Bone disease and trauma can sometimes create defects that require more than current clinical therapies can provide for effective healing. Scaffolds that release bioactive agents such as drugs offer additional benefits in this regard in comparison to those whose main requirements are space filling and load bearing. This review details a variety of recent research on scaffold carrier systems that release osteogenic drugs for orthopaedic treatment purposes. The controlled release scaffolds presented are created from a variety of materials (such as tricalcium phosphate, hydrogel systems and poly(D,L-lactide)) and release drugs such as statins, bisphosphonates and a variety of growth factors.

Biocompatibility of polyhydroxyalkanoate as a potential material for ligament and tendon scaffold material

There is a strong need for new biodegradable materials that are suitable for scaffolds in tissue engineering of tendons and ligaments. In many cases, quick degradation rates are favorable, however, with respect to ligament and tendon replacement, slowly degrading polymers are clearly favored. Prime candidates are members of the large class of polyhydroxyalkanoates (PHAs), which are thermoplastic/elastomeric biopolyesters that are slowly degraded by surface erosion. Moreover, their physico-mechanical properties can be tailored during biosynthesis in bacteria or by chemical modifications. They may be spun into fibers, coated on surfaces or be part of composites. This study has investigated the biocompatability of seven different thermoplastic or elastomeric PHAs using L929 murine fibroblast cells. Cell viability and proliferation over 7 days was analyzed with live/dead staining and a picogreen assay. In addition, extracellular matrix production was measured with the hydroxyproline assay after 14 days. It was found that cell attachment to the PHA film ranged from 85-99% after 7 days. Three PHA films (PHBV (92/8), PHOUE-POSS and PHUE-O3) supported similar cell viability in comparison to the controls performed on tissue culture plastic (polystyrene), whereas the biomaterials (PHUA, PHUE, PHB and PHOUE) showed fewer viable cells than in controls. PHB, PHUE-O3, and PHBV with a water contact angle below 85 degrees supported a similar amount of collagen production in comparison to the tissue culture plastic controls. PHUA, PHUE, PHOUE, and PHOUE-POSS showed a decrease in collagen production in comparison to the controls after 14 days. Overall, PHB, PHBV, and PHUE-O3 demonstrated good performance with regards to potential use as a tissue-engineering scaffold.

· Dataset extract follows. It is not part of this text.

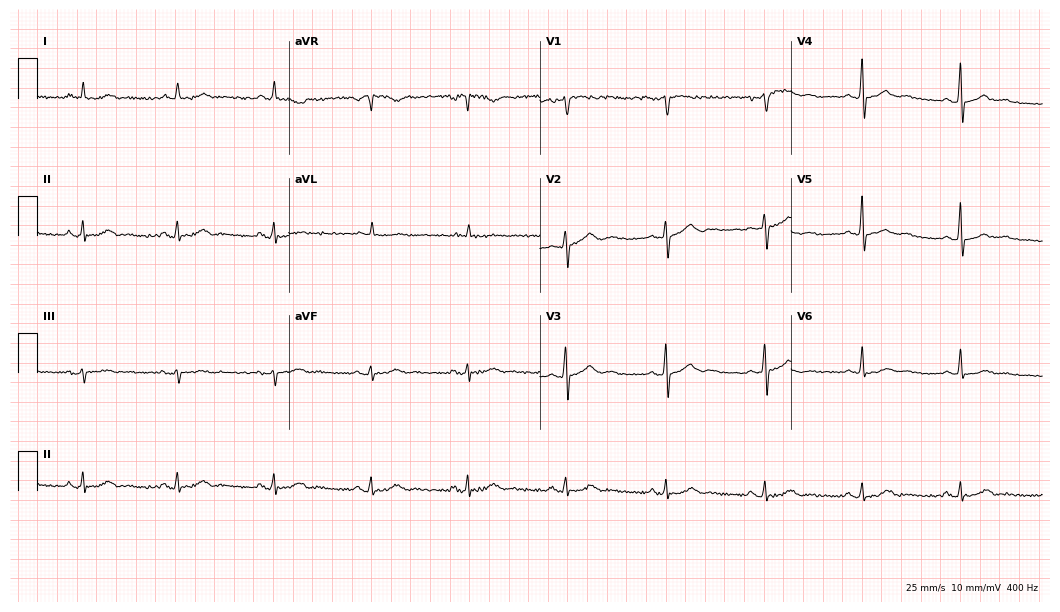
ECG (10.2-second recording at 400 Hz) — a 57-year-old male. Labelled as a normal ECG.

Polarization of hydroxyapatite:Influence on osteoblast cell proliferation

Hydroxyapatite (HA) has been used clinically to treat bone defects. However, modifications of the surface properties of HA could improve and control bone matrix deposition and localized host tissue integration. The aim of this study was to investigate the effect of developing a surface charge on HA discs with respect to osteoblast activity in vitro. HA discs (12 mm x 2 mm) were sintered in either air or water vapour. The HA discs were then electrically polarized (positive and negative surfaces) or non-polarized (controls) and seeded with MC3T3-E1 cells. Polarized HA sintered in water vapour was shown to retain six times more charge than polarized HA sintered in air. Picogreen analysis demonstrated that at 4h cell number was significantly higher on the negatively and positively charged HA surface (water sintered) in comparison to the non-charged water and air-sintered HA controls. At 7 days there was a significant increase in cell number on the negatively charged HA (air sintered) sample in comparison to the negatively charged water vapour sintered HA sample and the non-charged water vapour sintered control sample. Also at 7 days, the picogreen data showed a significant increase in cell number on the positively charged water-treated HA sample in comparison to both the air- and water-treated HA non-charged control HA samples. An alamarBlue assay at 7 days demonstrated significant cell metabolic activity on the charged surfaces (both positive and negative) in comparison to the non-charged HA and the tissue culture plastic controls. This study demonstrated that all of the HA discs tested supported cell viability/attachment. However, cell attachment/proliferation/metabolic activity was significantly increased as a result of developing a charge on the HA surface.